Alors que les mouvements de foule se poursuivent en Iran, le Guide suprême iranien, l’Ayatollah Ali Khamenei, a déclaré qu’il ne cédera pas à la pression. Il a également affirmé que la CIA était impliquée dans les contestations du scrutin qui a reconduit Mahmoud Ahmadinejad à la présidence.

Les manifestations continuent à Téhéran, mais sont violemment réprimées par les forces de l’ordre. Aux cris de « Mort à l’Amérique ! » et « Dieu est grand !», scandés par les partisans du régime iranien, l’Ayatollah Ali Khamenei a déclaré qu’il ne cédera pas à la pression visant à réviser le résultat du scrutin controversé du 12 juin. Le chef suprême iranien a ordonné aux manifestants de mettre fin à leur mouvement. Céder à la pression serait « une violation des lois électorales et mènerait à une dictature », a-t-il expliqué. L’Ayatollah a précisé qu’il n’est pas aveugle face aux erreurs qui ont pu être commises, mais il croit que toutes les discussions et rencontres sur le sujet devraient être sereines et sincères.

Il avait accordé au Conseil des Gardiens de la Constitution un délai supplémentaire jusqu’au 24 juin pour traiter les plaintes de fraude électorale.

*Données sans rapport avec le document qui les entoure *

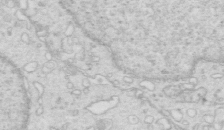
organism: Mouse
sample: Multiciliated cells
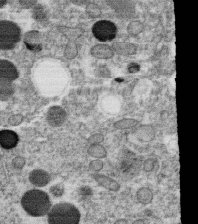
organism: C. elegans
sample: C. elegans oocyte; sperm cells
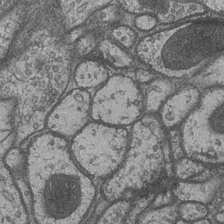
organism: Drosophila
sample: Optic medulla
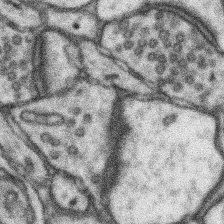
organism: Mouse
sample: Somatosensory cortex neuropil
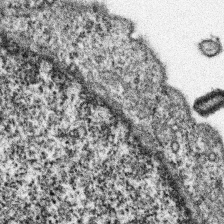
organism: Human
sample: HeLa cells
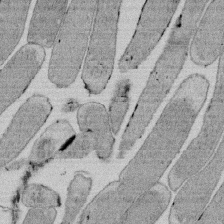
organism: E. coli
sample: Bacterial nucleoid
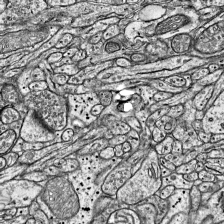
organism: Mouse
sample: Visual Cortex
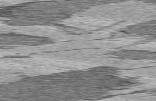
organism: C57BL Mouse
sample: Heart
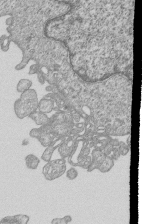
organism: Human
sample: MDA-MB-231 cells
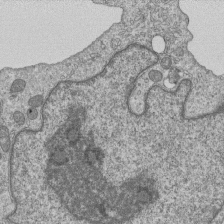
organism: Human
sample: MDA-MB-231 cells
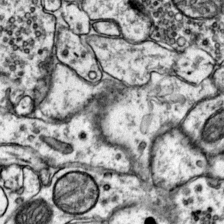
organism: Mouse
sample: Primary visual cortex
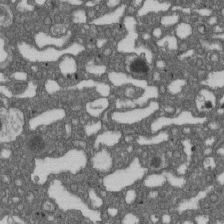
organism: Drosophila
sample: Nephrocyte
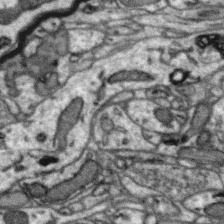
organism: Zebra finch
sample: Brain
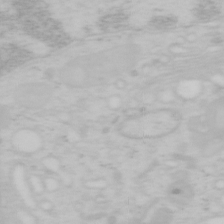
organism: Mouse
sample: OT-I killer T cells with ID8 ovarian cancer cells
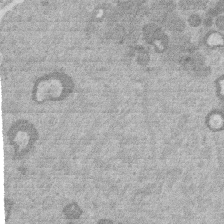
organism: Mouse
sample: Dividing mouse embryo 1 cell stage
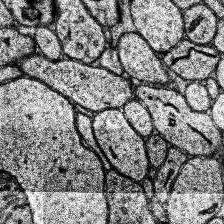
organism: Human
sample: Temporal Lobe
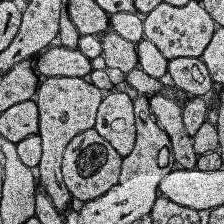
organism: Human
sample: Temporal Lobe
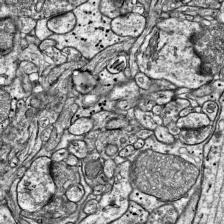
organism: Mouse
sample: Visual Cortex
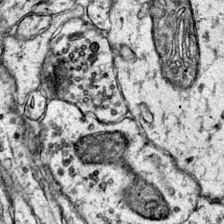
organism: Mouse
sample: Primary visual cortex
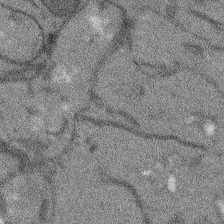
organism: Arabidopsis thaliana
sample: Root tip
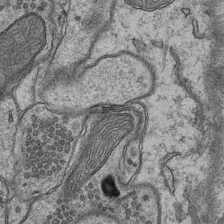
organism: Mouse
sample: CA1 Hippocampus
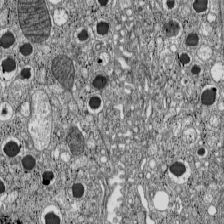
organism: C57BL Mouse
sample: Pancreatic islet
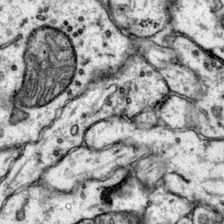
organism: Mouse
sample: Primary visual cortex
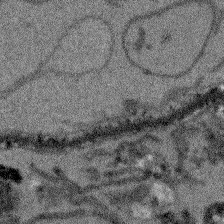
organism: Arabidopsis thaliana
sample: Root tip
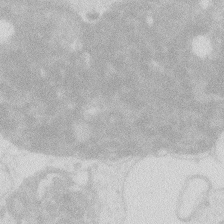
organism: Zebrafish
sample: Macrophage

Mardi, le Conseil a déclaré qu’il n’annulerait pas l’élection présidentielle car, selon lui, les irrégularités n’ont pas eu un réel impact sur le résultat. Les médias iraniens ont cité à ce sujet Mohsen Rezaie, l’un des candidats aux élections, qui a retiré sa plainte. Cependant, des témoins oculaires signalent que plusieurs partisans du candidat malheureux Mir Hossein Moussavi sont monté sur leurs toits pour crier « Allahu Akbar », l’un des slogans récurrents de sa campagne.

Une vidéo de la page Facebook de Moussavi montre des centaines de conducteurs actionnant leurs klaxons en signe de protestation contre le gouvernement ; des protestations que l’épouse de Moussavi encourage dans son appel à manifester. Elle a également demandé la libération des manifestants arrêtés.

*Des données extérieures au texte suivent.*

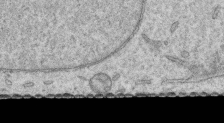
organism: Human
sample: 1205lu cells
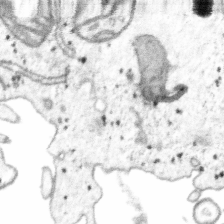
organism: Human
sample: HeLa cells
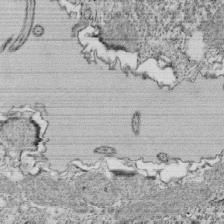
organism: Tetrahymena
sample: Cilia in tetrahymena
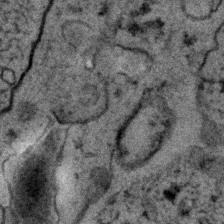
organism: C. elegans
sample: C. elegans embryo
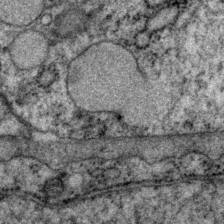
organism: P. pacificus
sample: Pharynx
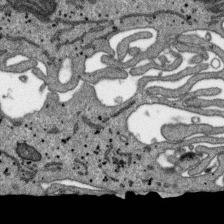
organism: Human
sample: Lung epithelial cells, uninfected (mock) control
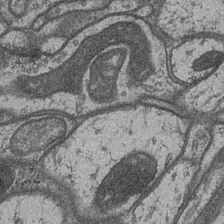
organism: Drosophila
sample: Optic medulla
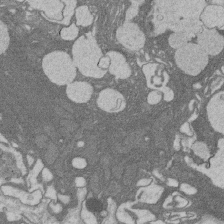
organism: Rat
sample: Salivary granule
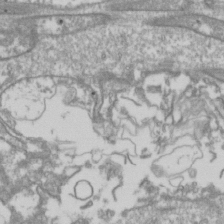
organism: Drosophila
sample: Cell division; meiosis; drosophila spermatocytes
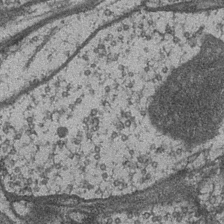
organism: Drosophila
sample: Optic medulla
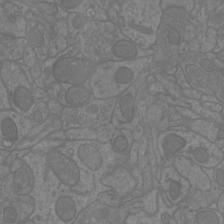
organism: Mouse
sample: Cortical neurons
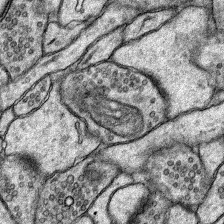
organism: Rat
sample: Hippocampus
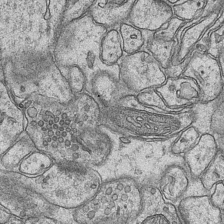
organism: Mouse
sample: CA1 Hippocampus
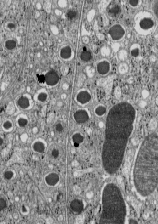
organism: C57BL Mouse
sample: Pancreatic islet
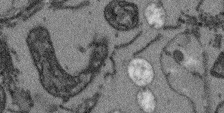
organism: Arabidopsis thaliana
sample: Root tip
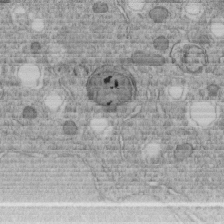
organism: C. elegans
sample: C. elegans embryo early stage
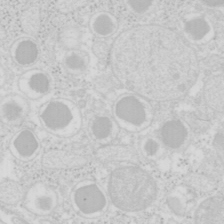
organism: Mouse
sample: Pancreas
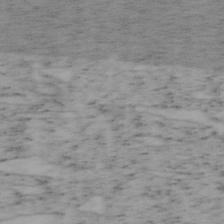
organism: Mouse
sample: OT-I killer T cells with ID8 ovarian cancer cells
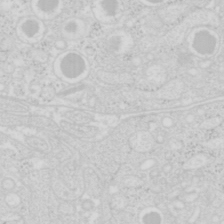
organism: Mouse
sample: Pancreas
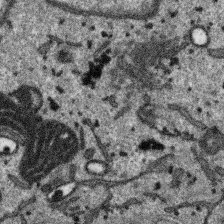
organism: Human
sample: Lung epithelial cells infected with SARS-CoV-2
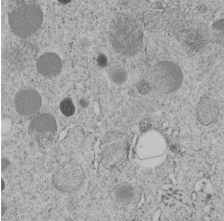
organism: C. elegans
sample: C. elegans embryo early stage
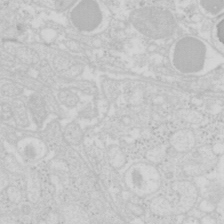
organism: Mouse
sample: Pancreas
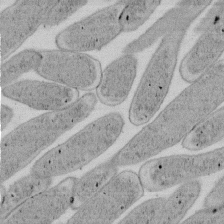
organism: E. coli
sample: Bacterial nucleoid
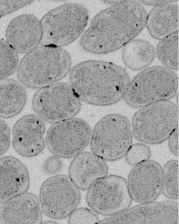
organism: E. coli
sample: Bacterial nucleoid
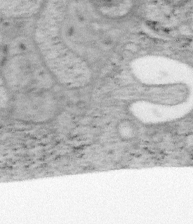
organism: Mouse
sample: OT-I killer T cells with ID8 ovarian cancer cells
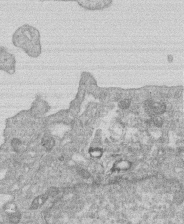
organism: Human
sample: Macrophage cells
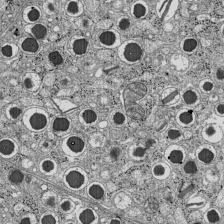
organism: C57BL Mouse
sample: Pancreatic islet
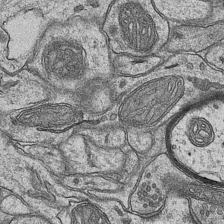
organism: Mouse
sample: CA1 Hippocampus
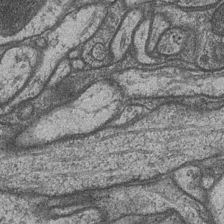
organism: Drosophila
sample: Optic medulla
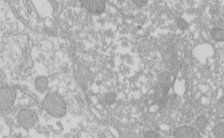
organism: Xenopus
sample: Cilia; centrioles in frog embryo cells
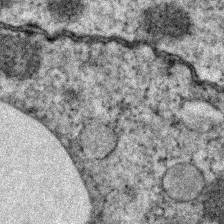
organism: Zebrafish
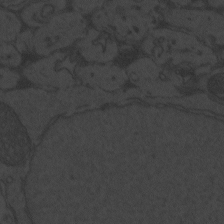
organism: Zebrafish
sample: Macrophage infected with Toxoplasma gondii
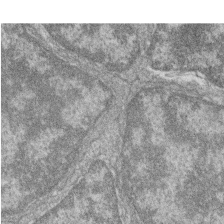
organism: Zebrafish
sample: Cilia; retinal pigment epithelium
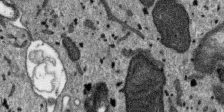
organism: Human
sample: Lung epithelial cells, uninfected (mock) control
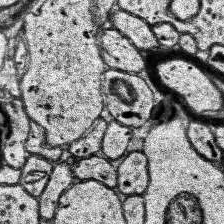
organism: Human
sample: Temporal Lobe
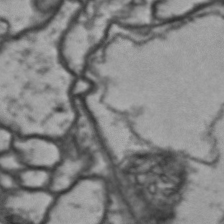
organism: Drosophila
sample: Brain
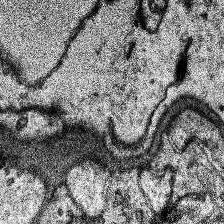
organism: Human
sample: Temporal Lobe
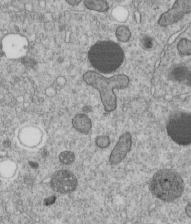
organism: C. elegans
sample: C. elegans embryo early stage
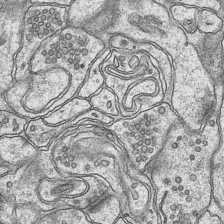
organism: Mouse
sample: CA1 Hippocampus
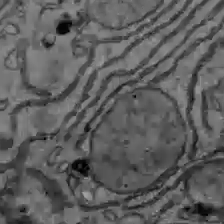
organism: C57BL Mouse
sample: Liver
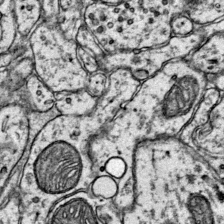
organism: Mouse
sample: Primary visual cortex
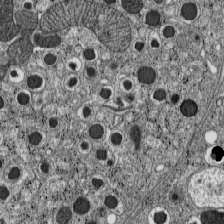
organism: C57BL Mouse
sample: Pancreatic islet
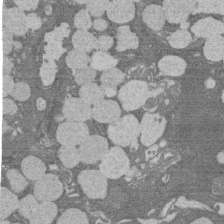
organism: Rat
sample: Salivary granule
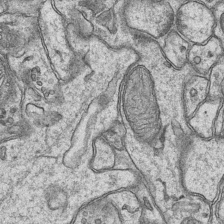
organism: Mouse
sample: CA1 Hippocampus
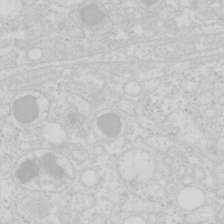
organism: Mouse
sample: Pancreas
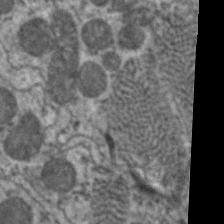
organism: C. elegans
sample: Pharynx
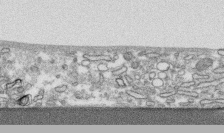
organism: Human
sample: CRL-1474
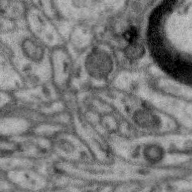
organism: Zebra finch
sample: Brain
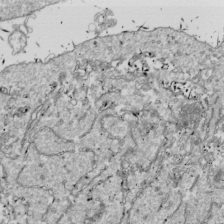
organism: Drosophila
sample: Cell division; meiosis; drosophila spermatocytes
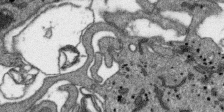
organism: Human
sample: Lung epithelial cells, uninfected (mock) control
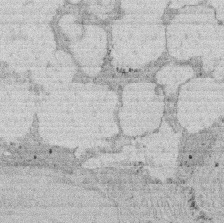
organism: Rat
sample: Salivary granule
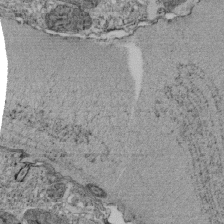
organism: Tetrahymena
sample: Cilia in tetrahymena
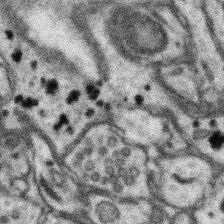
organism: Mouse
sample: Somatosensory cortex neuropil
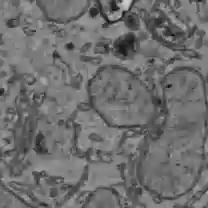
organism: C57BL Mouse
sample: Liver
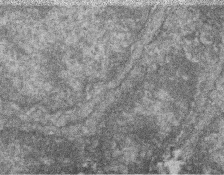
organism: Zebrafish
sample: Cilia; retinal pigment epithelium
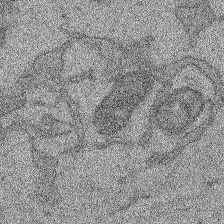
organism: Human
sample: HeLa cells
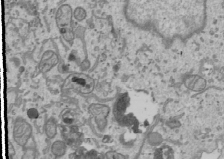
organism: Human
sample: Mitochondria in U2OS cells
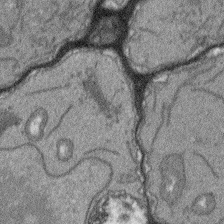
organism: Arabidopsis thaliana
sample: Root tip
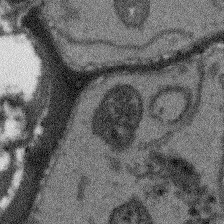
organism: Arabidopsis thaliana
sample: Root tip

Par ailleurs, le quotidien Asharq al Awsat et la chaîne de télévision Al Arabiya signalent des luttes dans les sphères du pouvoir iranien. Selon eux, l’ancien président Akbar Hashemi Rafsanjani tenterait d’évincer l’Ayatollah Khamenei.

Toutefois, selon le professeur Fouad Ajami, de l’Institut Johns Hopkins ici aux Etats-Unis, « l’unité du pouvoir religieux est primordiale pour chacun d’entre eux et « Rafsanjani a assez de finesse pour comprendre qu’une fois la limite franchie, il n’y a pas de retour en arrière possible. » Le professeur Ajami ajoute que le président du parlement iranien, Ali Larijani, pourrait chercher à se positionner entre l'opposition et le président Ahmadinejad.